# Alex- Probably the Most Beautiful Person I've Ever Photographed.



## DanOstergren (Apr 9, 2016)

Beauty is skin deep and there are definitely other attributes to people that make them beautiful besides their looks, but I'm a model photographer and I have a deep appreciation for aesthetic beauty. Recently I've been doing more test shoots with agencies, and the model I worked with yesterday is definitely a head turner. We got started at 6:30am just as the sun started rising.

I didn't use the same exact settings for each of the monotone conversions, so there are some variances. I did read a bit about black and white film prints often having a slight color tinge to them, so I added a tiny bit of a warm tone to them to see if I could enhance the mood of the shots a bit. It's not very noticeable, but I think subtlety is very under rated.

Natural light + white reflector.
EOS 5D Mark I

135mm @f/3.2
1/2000th sec
ISO 800






135mm @f/3.2
1/2000th sec
ISO 800





85mm @f/3.2
1/2000th sec
ISO 800






135mm @f/4
1/1600th sec
ISO 800


----------



## pjaye (Apr 9, 2016)

He is very beautiful. Your shots are phenomenal. Really nicely done.


----------



## Braineack (Apr 9, 2016)




----------



## SquarePeg (Apr 9, 2016)

He's definitely easy on the eyes. Nice Work.


----------



## jcdeboever (Apr 9, 2016)

Super nice shots.


----------



## wyogirl (Apr 9, 2016)

Your shots really are amazing.  I have a question.... What was your reasoning for pushing the ISO and using the higher shutter speed? 
 I'm not criticizing... I want to understand your process and learn from you.


----------



## The_Traveler (Apr 9, 2016)

When I grow up, I want to look like him.


----------



## Granddad (Apr 9, 2016)

The_Traveler said:


> When I grow up, I want to look like him.
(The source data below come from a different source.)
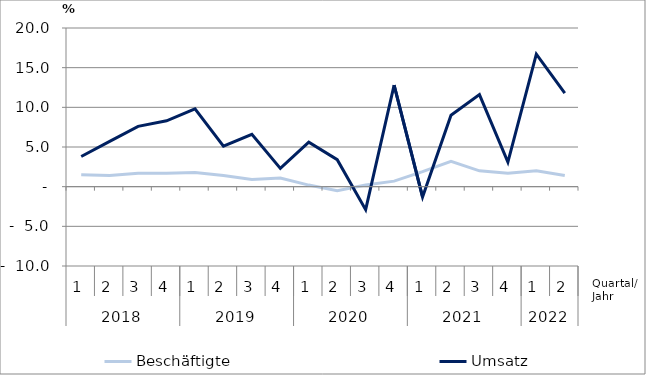
| Category | Beschäftigte | Umsatz |
|---|---|---|
| 0 | 1.5 | 3.8 |
| 1 | 1.4 | 5.7 |
| 2 | 1.7 | 7.6 |
| 3 | 1.7 | 8.3 |
| 4 | 1.8 | 9.8 |
| 5 | 1.4 | 5.1 |
| 6 | 0.9 | 6.6 |
| 7 | 1.1 | 2.3 |
| 8 | 0.2 | 5.6 |
| 9 | -0.5 | 3.4 |
| 10 | 0.2 | -2.9 |
| 11 | 0.7 | 12.8 |
| 12 | 1.9 | -1.3 |
| 13 | 3.2 | 9 |
| 14 | 2 | 11.6 |
| 15 | 1.7 | 3.1 |
| 16 | 2 | 16.7 |
| 17 | 1.4 | 11.8 |

I was going to say "Me, too." but then I realised it's better to be slightly imperfect and avoid being followed _everywhere_ by hordes of starry eyed admirers.


----------



## Watchful (Apr 9, 2016)

My wife chuckled.


----------



## DanOstergren (Apr 9, 2016)

wyogirl said:


> Your shots really are amazing.  I have a question.... What was your reasoning for pushing the ISO and using the higher shutter speed?
> I'm not criticizing... I want to understand your process and learn from you.


Thank you. 

My hand isn't the most steady, especially when using the 135mmL lens, so the faster shutter speed helps ensure crisp focus especially when I'm not shooting completely wide open (which causes you to either slow your shutter or boost the ISO, and I would rather boost the ISO). The extra light sensitivity in the sensor also helps create a bit of a dreamy feel with back-lit shots, and is helpful in the early morning as the sun is rising and the light is low. The grain doesn't bother me, although it can be a lot considering I'm shooting with a camera body from 2008, but the only way you can usually see it is by zooming all the way in and really inspecting the image, although I don't think the model, his agency, or any publication is going to care about grain.


----------



## DanOstergren (Apr 9, 2016)

Watchful said:


> My wife chuckled.


Oh, I'm chuckling as well as I say to myself "It just isn't fair".


----------



## DanOstergren (Apr 9, 2016)

The_Traveler said:


> When I grow up, I want to look like him.


Hahaha, me too. He definitely won the genetic lottery. 



Granddad said:


> The_Traveler said:
> 
> 
> > When I grow up, I want to look like him.
> ...


I'd still like to know what it feels like.


----------



## jcdeboever (Apr 9, 2016)

Watchful said:


> My wife chuckled.


My wife said yum... Maybe I can print out a poster and tape it to the ceiling tonight. 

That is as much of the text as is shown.